Bayes eternally alive
So far methods of fighting with the spam, from the users of mail systems point of view,
appeared to be ineffective. However, it seems that the solution of the problem are statistic functions, discovered by Thomas
Bayes in XVIII century.
Translation: Aleksandra Malak
It looks innocent at the beginning: one, two e-mails a day. Spammers know that they can not exaggerate,
at least not at once. Deletion of few e-mails, informing about a great business in Nigeria, or a big lottery winnings doesn’t
cause major problems. Companies concerned with “internet promotion” exchange addresses they have, and with time,
the number of letters increases. When there are 100-200 letters a day in a mail box, spam deletion becomes a forced morning
ritual – man can get used to everything.
Nerves let go some beautiful morning, when during a fight with
a flood of unwanted correspondence, we erase that one important letter, we were waiting for. Usually, after that time we will
realize, that the spam connects with a real threaten for a business: it increases probability of overlooking some important
letter, it brakes away people from a productive work, and above it, stuck internet connections, and decreases efficiency of
The fear against the black list
oldest method of fighting with the spam, is informing administrators of a net from which the spam was sent. It requires many
treatments from administrator’s side: additional contact with users of a mail system, analysis of headlines in unwanted
letters, searching contacts with administrators of other nets, and additional correspondence with them.

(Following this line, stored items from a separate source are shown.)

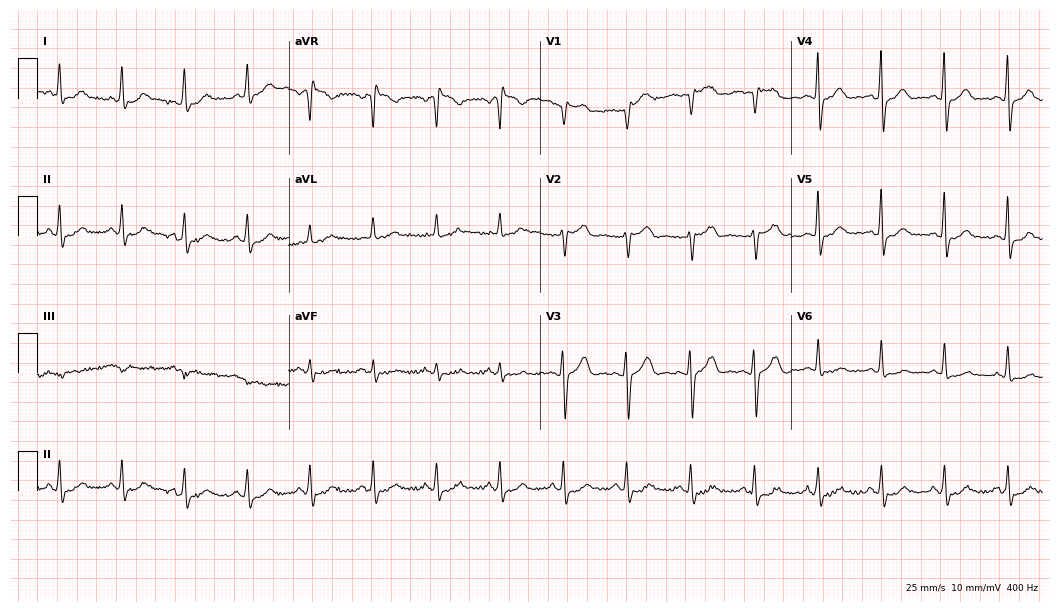
Electrocardiogram (10.2-second recording at 400 Hz), a 67-year-old woman. Overall reading on record: normal ECG.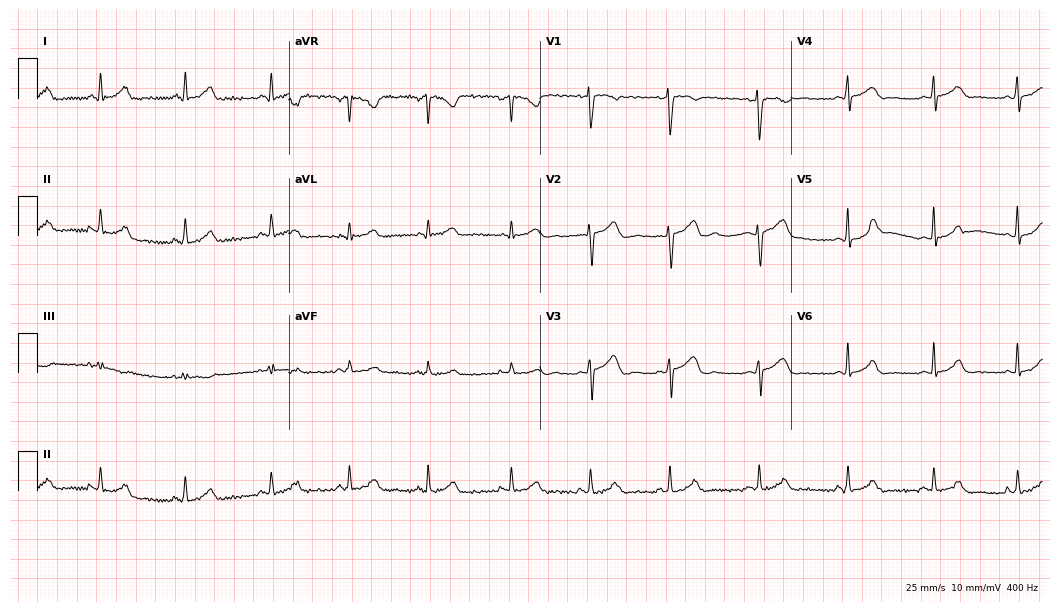
Electrocardiogram (10.2-second recording at 400 Hz), a female, 38 years old. Overall reading on record: normal ECG.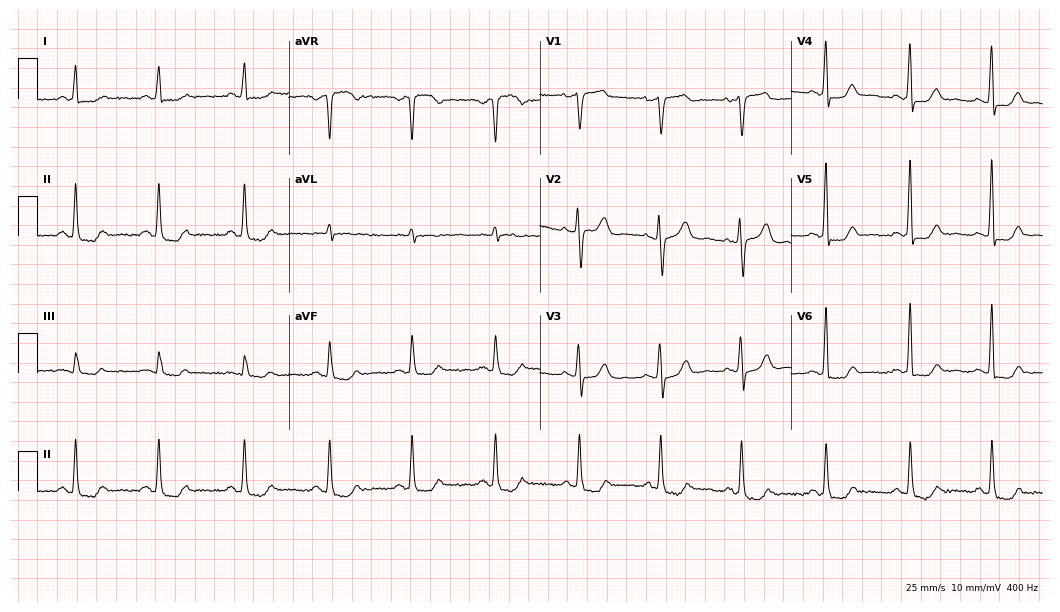
12-lead ECG from a female patient, 57 years old. Screened for six findings — first-degree AV block, right bundle branch block, left bundle branch block, sinus bradycardia, atrial fibrillation, sinus tachycardia — none is recorded. Findings outside these six are not listed.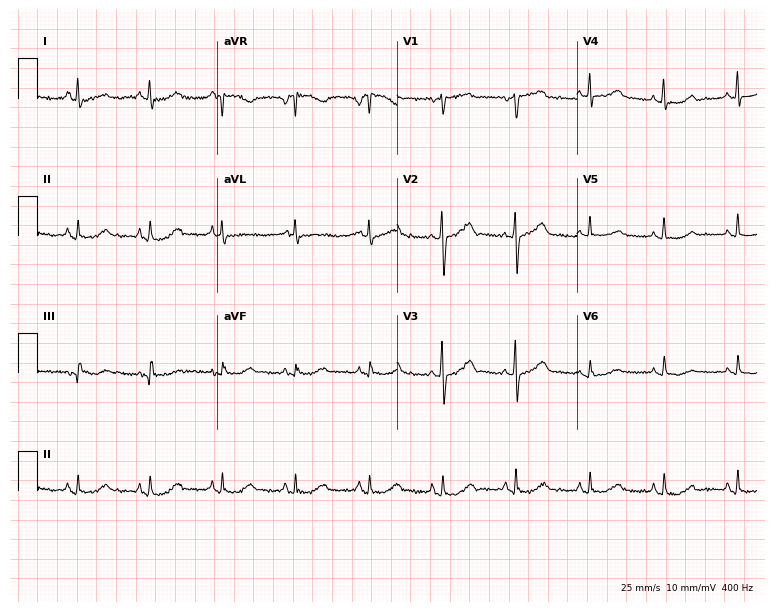
ECG (7.3-second recording at 400 Hz) — a female, 62 years old. Screened for six findings — first-degree AV block, right bundle branch block, left bundle branch block, sinus bradycardia, atrial fibrillation, sinus tachycardia — none is recorded. Findings outside these six are not listed.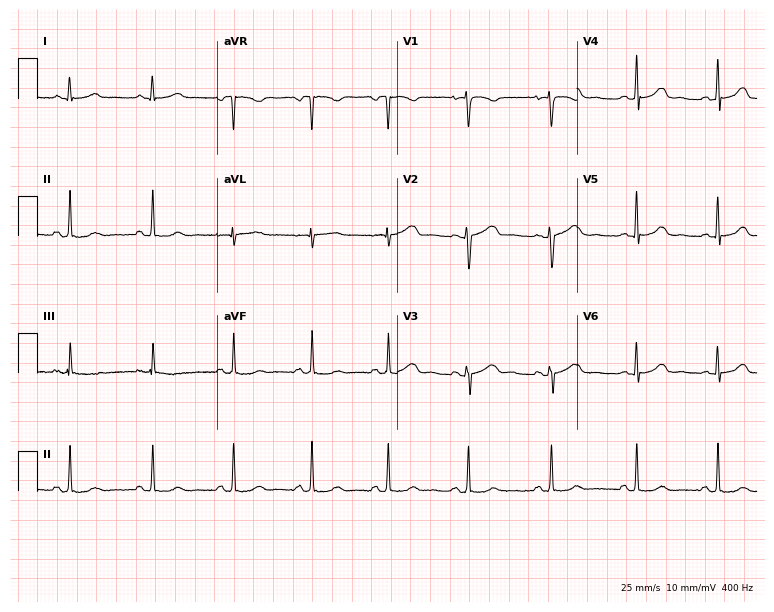
12-lead ECG from a woman, 51 years old. Recorded interpretation: within normal limits.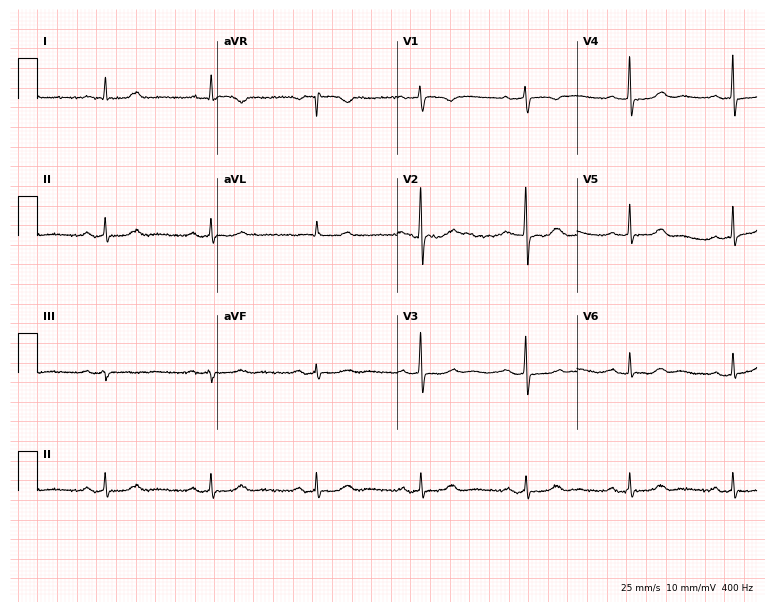
ECG (7.3-second recording at 400 Hz) — an 80-year-old female patient. Labelled as a normal ECG.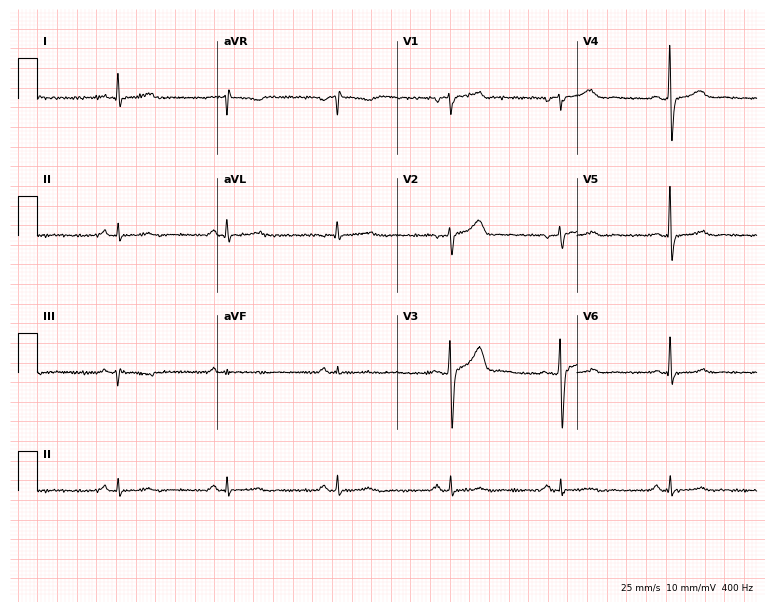
12-lead ECG from a male, 42 years old. No first-degree AV block, right bundle branch block (RBBB), left bundle branch block (LBBB), sinus bradycardia, atrial fibrillation (AF) or sinus tachycardia recorded for this tracing.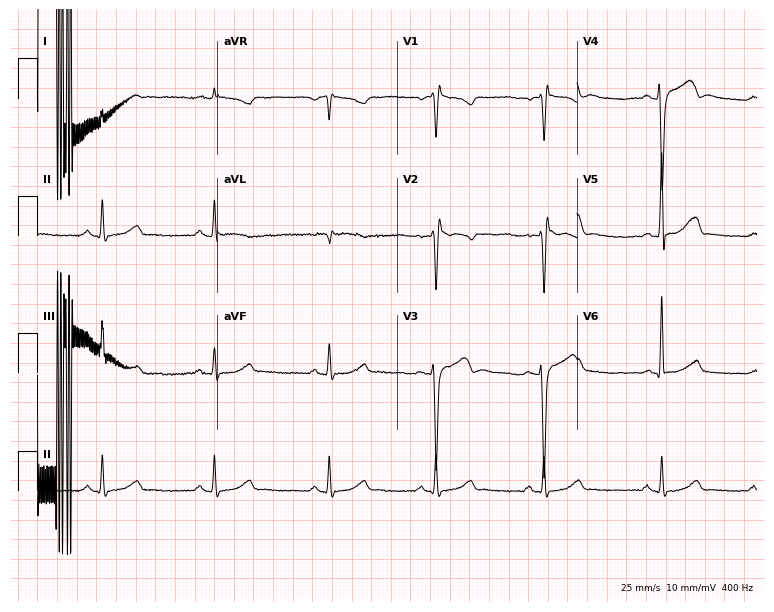
ECG — a 32-year-old man. Labelled as a normal ECG.

Part of those activities
can be automated, with a usage of proper scripts. Still, it is a very ungrateful work to do, and without some form of automation,
it’s hard to bear for a longer time.
The simpler technique of fighting with a spam, on the level of a mail
server, is usage of so called “black lists”-made by volunteers, and exchanged between administrators, a list of
domains, on which bad configuration of nets is working, what enables sending a spam. Finding in that list, is an environmental
embarrassment for domain’s administrator, and usually, it is a reason for an immediate action. However, the black lists
are not the cure for a spam.
There is also a real danger connected with those lists, when sometimes, particular
addresses might be on that list accidentally, or by somebody’s purposeful actions. Careless usage of black lists may
end up with a situation, when access to a web will be shut off for users, on which we care about, for example customers. Repeatedly
realized tests show that this method allows to eliminate at least approximately 50% of a spam, and most often lesser-within
15-25%. Attractive is that it is a very simple in implementation, that’s why it can be threaten as a first step in fight
with a spam. In that purpose it’s worth to use checked lists, for example The Spamhaus Block List.
As a rule ineffective
Technique used successfully for fighting with spam, is filtering
headlines and letters content on the level of mail gate or mail server. There are filters which use signatures (patterns),
and the one’s that analyzes the content of a letter, according to some general criteria’s (scanners based on rules
called sometimes heuristic).
Currently, high-specialized companies, are dealing with formation of patterns. For
example, a Brighmail company supports over 2 mln mail boxes, on which daily comes about 2 mld spammers consignments. For every
letter a signature is generated, which finally is putted in a data base available for clients. If the client gets a letter
similar to the one that is described in a signature, it would be marked as a spam. Of course spammers are aware of it, and
they use different methods to deceive filters (for example, they put a random word into a letter, to make it different from
the pattern contained in a signature). Spam is still flooding us with a wide stream, drove by spammers creativity, and the
creators of the anti-spam software are successively generating new signatures.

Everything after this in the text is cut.